I don't think that's the reason.
I think it's because they take time, and few people were willing to put in time for "maybe it'll make writing the actual code faster" gains when the code was going to take a few times longer to write itself.
You also can get faster feedback to iterate on your spec now, which improves the probability of it helping future-you.
So combine that with the fact that the llms are more likely to get lost if you don't spec stuff in advance, and the value of up-front work is higher (whereas a human is more likely to land on the right track, just more slowly than otherwise, making the value harder to quantify).
Actually there's a lot of projection there too; I don't read documentation in detail. And nowadays, I point an LLM at documentation so that it can find the details I would otherwise skip over.
The destruction of the millennial attention span is real, and it's worse in the younger generations, lmao.
I guess that just never occurred to anybody before.

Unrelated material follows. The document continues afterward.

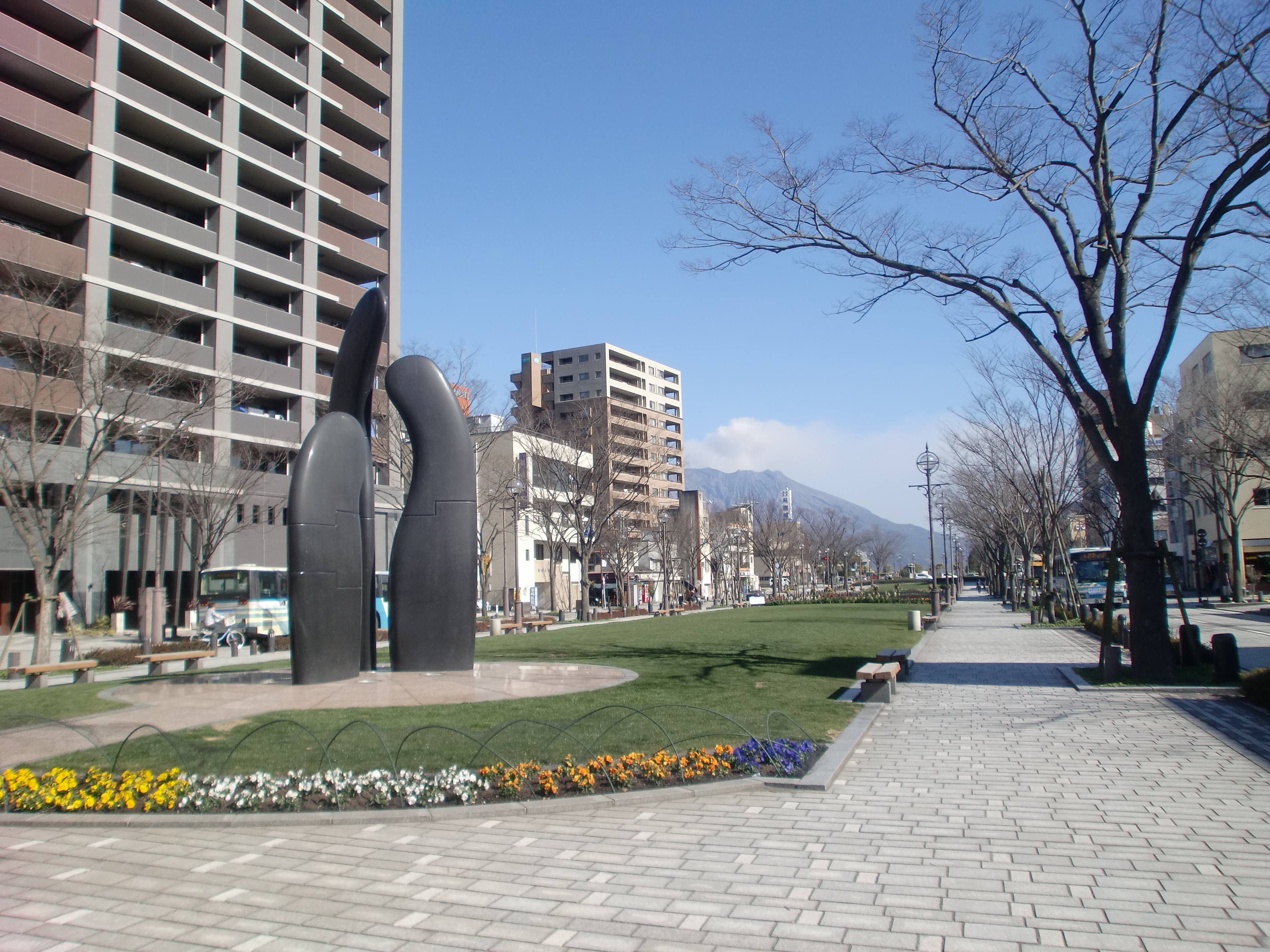 鹿児島県鹿児島市にあるみなと大通り公園から桜島方面を望む。

One of the best parts of LLMs is that you can use them to bootstrap your documentation, or scan for outdated things, etc, far more quickly than ever before.
Don't just throw a mountain at it and ask it to get it right, but use a targeted process to identify inconsistencies, duplicates, etc, and then resolve those.

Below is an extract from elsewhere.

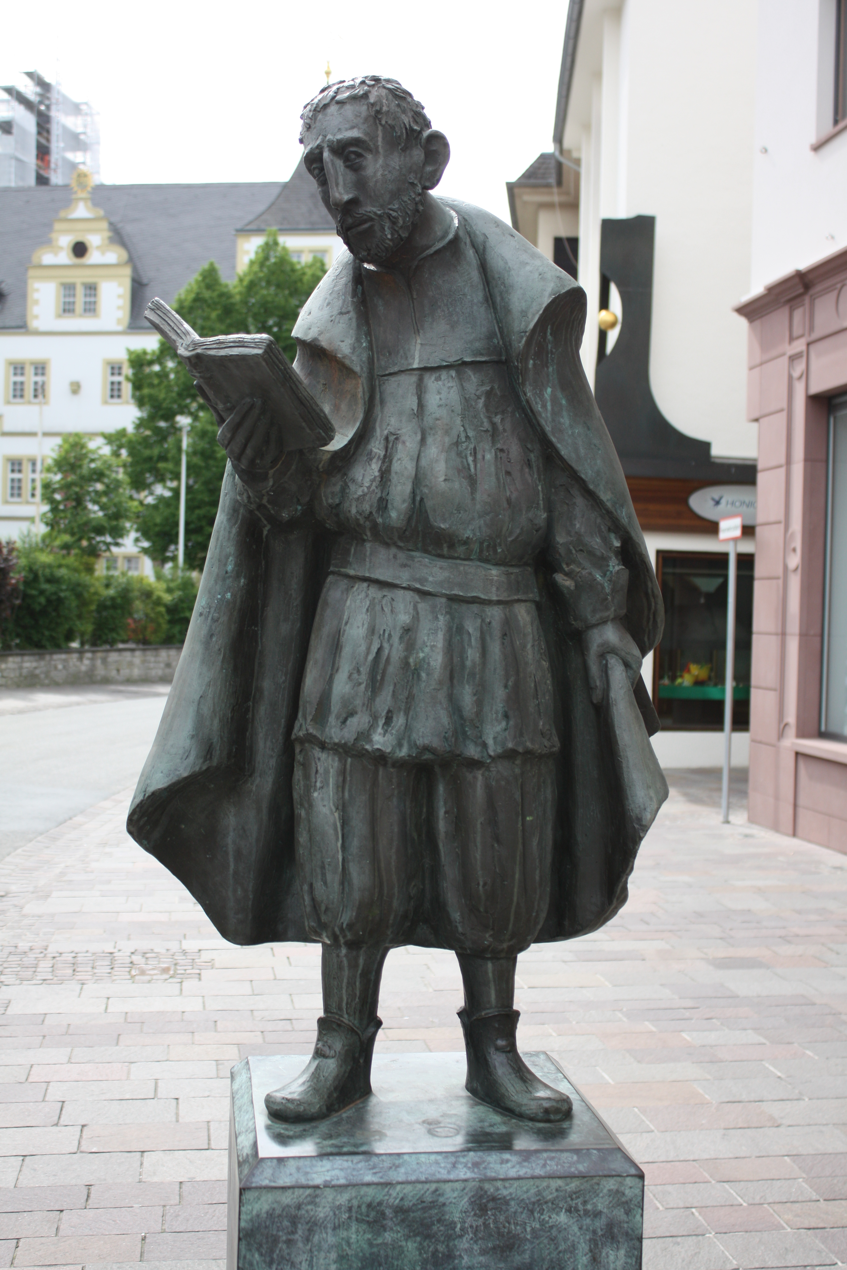 Bronzstatue des Friedrich von Spee auf dem Kamp, vor der Bank für Kirche und Caritas. Bildhauer: Heinrich Gerhard Bücker (1994). Vgl. Bernhard Schmitt: Das Spee-Gedächtnis in verschiedenen deutschen Städten in den Jahren 1992-1994. Spee-Jahrbuch 1995, S. 173 f.

And then you have better onboarding material for the next human OR llm...
No, that's forward. Any documentation an AI can make, another AI can regenerate. If an LLM didn't write the code, it shouldn't document it either. You don't want to bake in slop to throw off the next LLM (or person).

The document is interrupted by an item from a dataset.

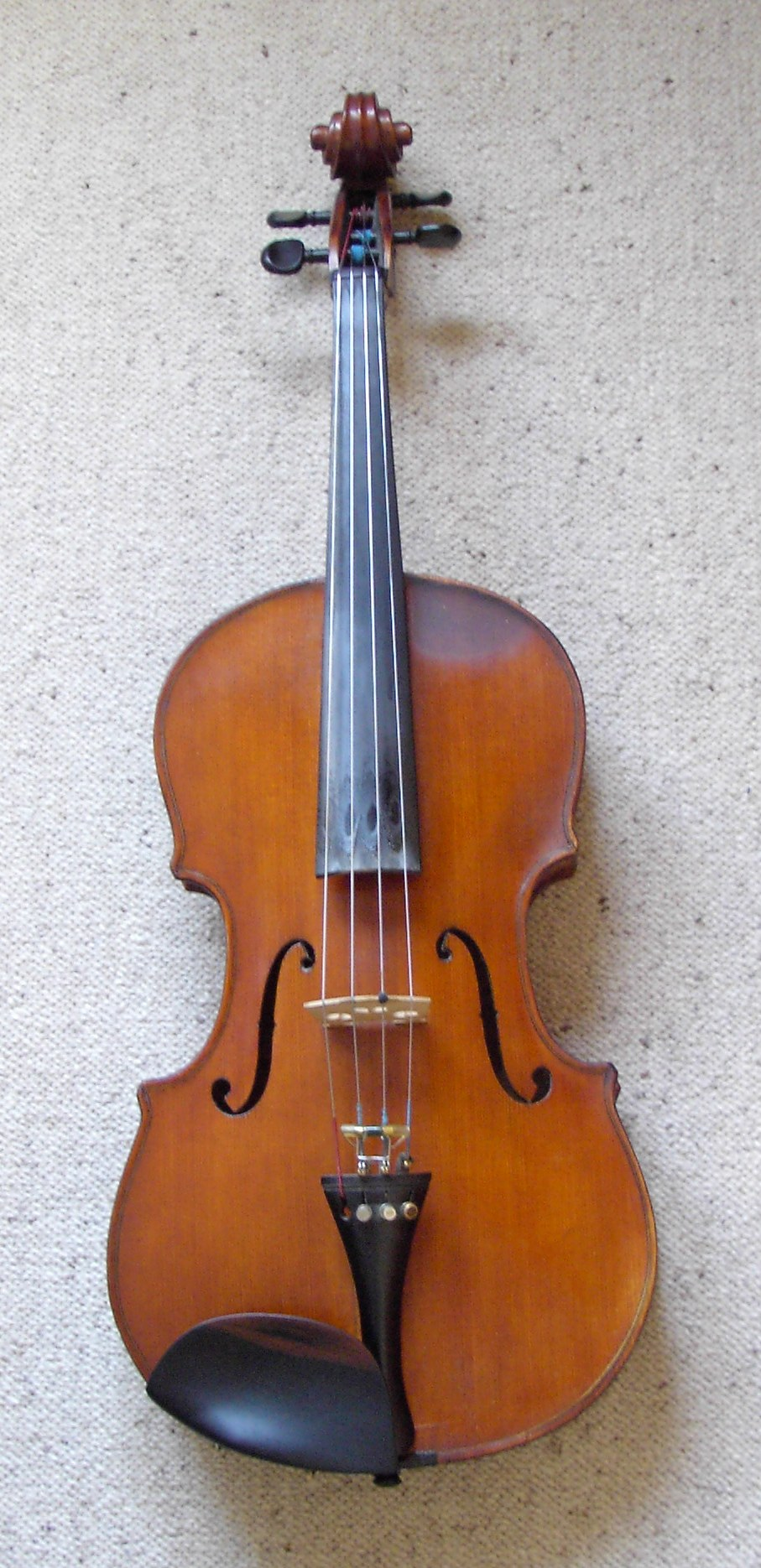 zelfgemaakte foto van een altviool

Somebody pointed out that those Markdown files might be helpful for people to read directly. Bit of an Emperor's new clothes moment. (I wanted to slap a : rolling_on_the_floor_laughing: reaction on it, but sadly it turns out I'm actually too chickenshit to do that in today's job market.)
In fact, the only area I've been struggling with are "Concepts" because they have less clear boundaries for the right amount of detail.
Here is what I've been working on: https://github.com/super-productivity/super-productivity/wik...
Almost sounds like an Orielly book
Matthew B. Doar (2011). Practical JIRA Plugins. O’Reilly.
https://www.oreilly.com/library/view/practical-jira-plugins/...
In case anyone was wondering. Which they probably weren’t :p
We built isagent.dev for exactly this reason, serve human content to humans, serve agent optimized content to agents.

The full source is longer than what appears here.